━━ INFORMATION ━━

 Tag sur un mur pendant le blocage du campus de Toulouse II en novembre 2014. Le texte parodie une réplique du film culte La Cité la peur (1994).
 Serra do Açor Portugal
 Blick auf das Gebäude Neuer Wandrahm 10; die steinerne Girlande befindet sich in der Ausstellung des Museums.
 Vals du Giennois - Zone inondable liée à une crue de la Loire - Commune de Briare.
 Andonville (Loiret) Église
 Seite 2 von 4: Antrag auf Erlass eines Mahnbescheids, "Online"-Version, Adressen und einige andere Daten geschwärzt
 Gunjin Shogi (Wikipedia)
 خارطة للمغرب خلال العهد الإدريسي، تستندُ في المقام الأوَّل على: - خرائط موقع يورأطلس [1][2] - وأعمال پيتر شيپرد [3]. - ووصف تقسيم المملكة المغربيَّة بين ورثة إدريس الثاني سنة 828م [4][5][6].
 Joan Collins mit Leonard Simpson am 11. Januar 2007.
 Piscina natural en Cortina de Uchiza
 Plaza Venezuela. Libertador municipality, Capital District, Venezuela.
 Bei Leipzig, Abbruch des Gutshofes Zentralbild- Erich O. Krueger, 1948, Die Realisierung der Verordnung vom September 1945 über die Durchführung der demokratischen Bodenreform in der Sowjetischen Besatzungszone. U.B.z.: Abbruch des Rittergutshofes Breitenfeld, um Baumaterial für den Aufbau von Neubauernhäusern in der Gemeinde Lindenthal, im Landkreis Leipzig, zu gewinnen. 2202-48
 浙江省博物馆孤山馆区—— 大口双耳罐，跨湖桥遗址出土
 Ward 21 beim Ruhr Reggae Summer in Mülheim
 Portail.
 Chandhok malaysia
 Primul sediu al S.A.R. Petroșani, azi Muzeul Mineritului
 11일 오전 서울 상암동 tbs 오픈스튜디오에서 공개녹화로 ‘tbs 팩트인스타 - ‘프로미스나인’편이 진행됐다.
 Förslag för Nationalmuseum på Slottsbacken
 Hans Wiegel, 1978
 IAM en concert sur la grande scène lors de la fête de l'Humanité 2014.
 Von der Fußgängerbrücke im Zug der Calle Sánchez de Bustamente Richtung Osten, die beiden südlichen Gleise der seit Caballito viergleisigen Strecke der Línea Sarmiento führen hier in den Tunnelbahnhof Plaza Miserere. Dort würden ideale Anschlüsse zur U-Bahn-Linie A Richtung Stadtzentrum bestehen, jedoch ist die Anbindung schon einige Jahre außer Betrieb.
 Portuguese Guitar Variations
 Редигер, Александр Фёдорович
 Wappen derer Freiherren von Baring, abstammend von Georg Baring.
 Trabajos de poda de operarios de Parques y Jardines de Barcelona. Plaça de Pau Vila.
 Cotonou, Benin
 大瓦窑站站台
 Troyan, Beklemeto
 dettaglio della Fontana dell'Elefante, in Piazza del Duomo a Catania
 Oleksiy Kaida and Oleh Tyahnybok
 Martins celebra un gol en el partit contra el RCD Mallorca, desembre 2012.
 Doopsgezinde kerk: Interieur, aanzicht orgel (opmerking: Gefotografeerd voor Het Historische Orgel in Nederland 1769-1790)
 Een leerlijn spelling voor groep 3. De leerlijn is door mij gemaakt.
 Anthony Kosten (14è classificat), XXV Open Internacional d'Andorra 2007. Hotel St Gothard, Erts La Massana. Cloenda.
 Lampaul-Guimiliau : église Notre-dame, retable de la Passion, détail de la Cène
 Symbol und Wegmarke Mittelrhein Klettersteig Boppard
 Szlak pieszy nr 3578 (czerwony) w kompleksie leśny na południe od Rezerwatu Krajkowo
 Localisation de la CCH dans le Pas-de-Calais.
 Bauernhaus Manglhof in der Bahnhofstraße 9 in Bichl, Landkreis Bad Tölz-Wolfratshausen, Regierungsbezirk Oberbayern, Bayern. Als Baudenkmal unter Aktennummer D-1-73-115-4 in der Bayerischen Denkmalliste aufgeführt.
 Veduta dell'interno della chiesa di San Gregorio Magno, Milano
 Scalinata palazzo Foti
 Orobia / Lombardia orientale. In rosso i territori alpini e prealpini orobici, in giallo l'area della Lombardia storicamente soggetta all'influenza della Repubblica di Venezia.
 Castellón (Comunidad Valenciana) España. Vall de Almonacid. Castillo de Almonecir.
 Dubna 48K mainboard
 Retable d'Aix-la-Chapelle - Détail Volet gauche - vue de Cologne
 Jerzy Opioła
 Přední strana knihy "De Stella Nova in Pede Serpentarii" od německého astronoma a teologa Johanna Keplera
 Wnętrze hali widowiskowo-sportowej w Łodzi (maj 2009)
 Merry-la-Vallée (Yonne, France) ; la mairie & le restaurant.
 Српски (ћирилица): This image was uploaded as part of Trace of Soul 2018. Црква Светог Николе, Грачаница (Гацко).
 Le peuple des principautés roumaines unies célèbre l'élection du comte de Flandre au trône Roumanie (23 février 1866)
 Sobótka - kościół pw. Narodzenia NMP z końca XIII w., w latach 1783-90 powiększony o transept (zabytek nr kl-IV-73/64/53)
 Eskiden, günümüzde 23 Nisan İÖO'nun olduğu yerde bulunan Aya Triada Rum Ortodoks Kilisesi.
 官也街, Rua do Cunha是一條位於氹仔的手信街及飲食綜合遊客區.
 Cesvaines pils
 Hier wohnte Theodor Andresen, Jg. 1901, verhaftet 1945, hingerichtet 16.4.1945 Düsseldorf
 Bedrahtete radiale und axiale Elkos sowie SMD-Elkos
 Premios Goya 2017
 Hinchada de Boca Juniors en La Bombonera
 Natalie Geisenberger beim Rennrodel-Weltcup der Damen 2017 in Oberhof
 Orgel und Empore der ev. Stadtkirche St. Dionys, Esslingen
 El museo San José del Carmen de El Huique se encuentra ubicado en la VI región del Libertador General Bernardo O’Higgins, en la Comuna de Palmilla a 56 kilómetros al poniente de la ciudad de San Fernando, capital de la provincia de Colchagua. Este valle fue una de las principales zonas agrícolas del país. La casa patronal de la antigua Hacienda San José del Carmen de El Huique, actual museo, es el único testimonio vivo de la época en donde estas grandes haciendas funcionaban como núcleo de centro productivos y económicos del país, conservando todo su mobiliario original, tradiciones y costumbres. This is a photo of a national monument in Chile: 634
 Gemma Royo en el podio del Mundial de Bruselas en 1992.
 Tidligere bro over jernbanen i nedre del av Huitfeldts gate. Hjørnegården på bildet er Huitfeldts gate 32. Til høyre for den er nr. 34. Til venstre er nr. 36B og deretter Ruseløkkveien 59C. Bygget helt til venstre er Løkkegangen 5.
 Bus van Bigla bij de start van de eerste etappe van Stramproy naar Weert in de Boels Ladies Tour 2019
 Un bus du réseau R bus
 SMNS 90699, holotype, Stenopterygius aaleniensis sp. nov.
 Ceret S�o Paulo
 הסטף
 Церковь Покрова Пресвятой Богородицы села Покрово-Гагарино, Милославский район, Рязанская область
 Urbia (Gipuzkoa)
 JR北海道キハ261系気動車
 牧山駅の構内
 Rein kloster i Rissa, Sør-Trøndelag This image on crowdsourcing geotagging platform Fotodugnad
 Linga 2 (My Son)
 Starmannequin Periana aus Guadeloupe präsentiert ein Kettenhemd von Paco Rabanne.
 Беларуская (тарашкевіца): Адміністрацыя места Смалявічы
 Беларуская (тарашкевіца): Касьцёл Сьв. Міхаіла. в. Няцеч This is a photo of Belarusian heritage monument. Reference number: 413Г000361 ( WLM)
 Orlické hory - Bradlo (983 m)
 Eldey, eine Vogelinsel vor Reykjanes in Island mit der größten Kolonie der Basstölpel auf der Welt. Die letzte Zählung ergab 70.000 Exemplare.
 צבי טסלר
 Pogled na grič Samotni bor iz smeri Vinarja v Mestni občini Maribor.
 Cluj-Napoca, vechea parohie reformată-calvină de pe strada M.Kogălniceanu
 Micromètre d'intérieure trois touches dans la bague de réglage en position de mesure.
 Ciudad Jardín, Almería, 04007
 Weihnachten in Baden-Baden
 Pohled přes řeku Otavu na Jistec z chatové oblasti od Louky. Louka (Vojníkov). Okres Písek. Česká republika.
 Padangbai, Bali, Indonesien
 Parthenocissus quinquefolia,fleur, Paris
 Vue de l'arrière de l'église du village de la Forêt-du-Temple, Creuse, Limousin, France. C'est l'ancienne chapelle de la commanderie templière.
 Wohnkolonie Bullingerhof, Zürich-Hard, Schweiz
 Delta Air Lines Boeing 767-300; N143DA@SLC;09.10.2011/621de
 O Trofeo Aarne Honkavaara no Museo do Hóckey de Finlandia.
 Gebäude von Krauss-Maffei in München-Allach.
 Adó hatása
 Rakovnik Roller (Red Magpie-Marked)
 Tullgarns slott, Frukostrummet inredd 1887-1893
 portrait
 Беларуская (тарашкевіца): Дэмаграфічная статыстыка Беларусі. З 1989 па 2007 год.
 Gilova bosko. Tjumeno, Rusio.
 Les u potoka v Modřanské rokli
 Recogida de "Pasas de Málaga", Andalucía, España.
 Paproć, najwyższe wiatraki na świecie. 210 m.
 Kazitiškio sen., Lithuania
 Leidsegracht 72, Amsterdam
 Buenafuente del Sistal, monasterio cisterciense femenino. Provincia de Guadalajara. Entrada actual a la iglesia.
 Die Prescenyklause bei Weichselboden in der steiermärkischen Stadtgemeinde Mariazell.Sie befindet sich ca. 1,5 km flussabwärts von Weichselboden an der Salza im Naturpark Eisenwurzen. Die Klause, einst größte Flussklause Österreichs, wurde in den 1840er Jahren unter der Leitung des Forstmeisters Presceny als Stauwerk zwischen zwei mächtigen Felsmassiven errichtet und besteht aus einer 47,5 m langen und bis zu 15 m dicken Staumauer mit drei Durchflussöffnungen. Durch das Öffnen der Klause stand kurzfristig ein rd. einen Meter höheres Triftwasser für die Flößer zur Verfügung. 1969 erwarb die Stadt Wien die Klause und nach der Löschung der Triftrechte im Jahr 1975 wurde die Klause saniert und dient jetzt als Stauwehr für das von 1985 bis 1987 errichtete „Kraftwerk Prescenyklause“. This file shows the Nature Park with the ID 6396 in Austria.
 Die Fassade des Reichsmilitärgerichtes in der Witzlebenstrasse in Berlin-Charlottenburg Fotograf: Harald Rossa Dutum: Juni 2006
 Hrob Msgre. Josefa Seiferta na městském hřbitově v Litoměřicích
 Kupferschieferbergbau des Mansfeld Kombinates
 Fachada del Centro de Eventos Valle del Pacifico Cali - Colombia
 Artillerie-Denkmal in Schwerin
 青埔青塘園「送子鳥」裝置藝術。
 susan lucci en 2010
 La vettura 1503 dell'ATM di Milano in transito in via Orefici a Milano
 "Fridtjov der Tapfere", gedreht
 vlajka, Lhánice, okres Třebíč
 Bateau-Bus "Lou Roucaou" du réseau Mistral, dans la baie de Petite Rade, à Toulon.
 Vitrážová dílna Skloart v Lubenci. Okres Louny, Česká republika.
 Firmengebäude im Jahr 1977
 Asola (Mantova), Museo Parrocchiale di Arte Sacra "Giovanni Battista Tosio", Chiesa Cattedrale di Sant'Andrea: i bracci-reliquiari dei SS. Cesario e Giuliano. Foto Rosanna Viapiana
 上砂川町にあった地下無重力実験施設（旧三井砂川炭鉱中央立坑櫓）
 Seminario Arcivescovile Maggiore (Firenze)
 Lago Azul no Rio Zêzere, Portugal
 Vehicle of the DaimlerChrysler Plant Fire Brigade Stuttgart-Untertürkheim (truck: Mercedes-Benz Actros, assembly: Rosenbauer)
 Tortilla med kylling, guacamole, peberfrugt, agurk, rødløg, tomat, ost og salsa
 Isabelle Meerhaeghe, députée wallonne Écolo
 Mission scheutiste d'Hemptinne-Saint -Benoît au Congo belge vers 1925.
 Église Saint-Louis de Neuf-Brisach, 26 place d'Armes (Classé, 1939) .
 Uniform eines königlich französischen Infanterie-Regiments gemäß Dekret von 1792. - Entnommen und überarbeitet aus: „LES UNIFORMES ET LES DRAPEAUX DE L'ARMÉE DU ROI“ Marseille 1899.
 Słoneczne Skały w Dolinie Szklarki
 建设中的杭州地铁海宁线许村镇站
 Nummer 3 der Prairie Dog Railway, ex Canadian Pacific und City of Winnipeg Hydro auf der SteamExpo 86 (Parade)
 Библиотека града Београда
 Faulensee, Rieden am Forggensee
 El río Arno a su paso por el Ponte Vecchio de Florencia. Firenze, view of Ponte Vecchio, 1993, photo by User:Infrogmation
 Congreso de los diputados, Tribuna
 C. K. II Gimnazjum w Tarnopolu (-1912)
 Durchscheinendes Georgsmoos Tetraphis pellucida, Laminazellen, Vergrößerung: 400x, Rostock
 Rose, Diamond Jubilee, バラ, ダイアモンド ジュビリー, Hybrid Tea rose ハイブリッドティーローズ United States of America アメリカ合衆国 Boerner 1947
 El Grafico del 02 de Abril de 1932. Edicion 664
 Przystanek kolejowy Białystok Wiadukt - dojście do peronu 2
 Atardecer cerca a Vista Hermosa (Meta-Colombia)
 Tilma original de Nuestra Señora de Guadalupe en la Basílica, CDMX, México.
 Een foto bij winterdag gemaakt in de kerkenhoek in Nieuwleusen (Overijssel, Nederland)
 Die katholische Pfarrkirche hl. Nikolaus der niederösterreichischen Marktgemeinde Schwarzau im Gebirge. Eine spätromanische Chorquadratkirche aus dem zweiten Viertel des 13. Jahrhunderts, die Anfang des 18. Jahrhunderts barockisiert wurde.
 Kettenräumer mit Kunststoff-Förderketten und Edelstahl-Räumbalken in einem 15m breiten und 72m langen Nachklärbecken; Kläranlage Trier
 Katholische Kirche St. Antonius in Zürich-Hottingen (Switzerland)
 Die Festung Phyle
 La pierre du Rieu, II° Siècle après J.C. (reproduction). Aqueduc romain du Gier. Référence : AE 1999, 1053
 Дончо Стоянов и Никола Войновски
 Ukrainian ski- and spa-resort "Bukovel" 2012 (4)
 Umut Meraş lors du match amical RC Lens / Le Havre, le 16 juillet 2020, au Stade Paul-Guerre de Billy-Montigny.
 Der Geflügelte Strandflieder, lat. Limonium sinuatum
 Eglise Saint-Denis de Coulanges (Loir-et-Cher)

━━━

▶ _WHAT IS EXPECTED_:
Check each line of the material for the word "gemaakt". Copy the ones that have it.

▶ _RESPONSE FOR THIS EXERCISE_:
 Een leerlijn spelling voor groep 3. De leerlijn is door mij gemaakt.
 Een foto bij winterdag gemaakt in de kerkenhoek in Nieuwleusen (Overijssel, Nederland)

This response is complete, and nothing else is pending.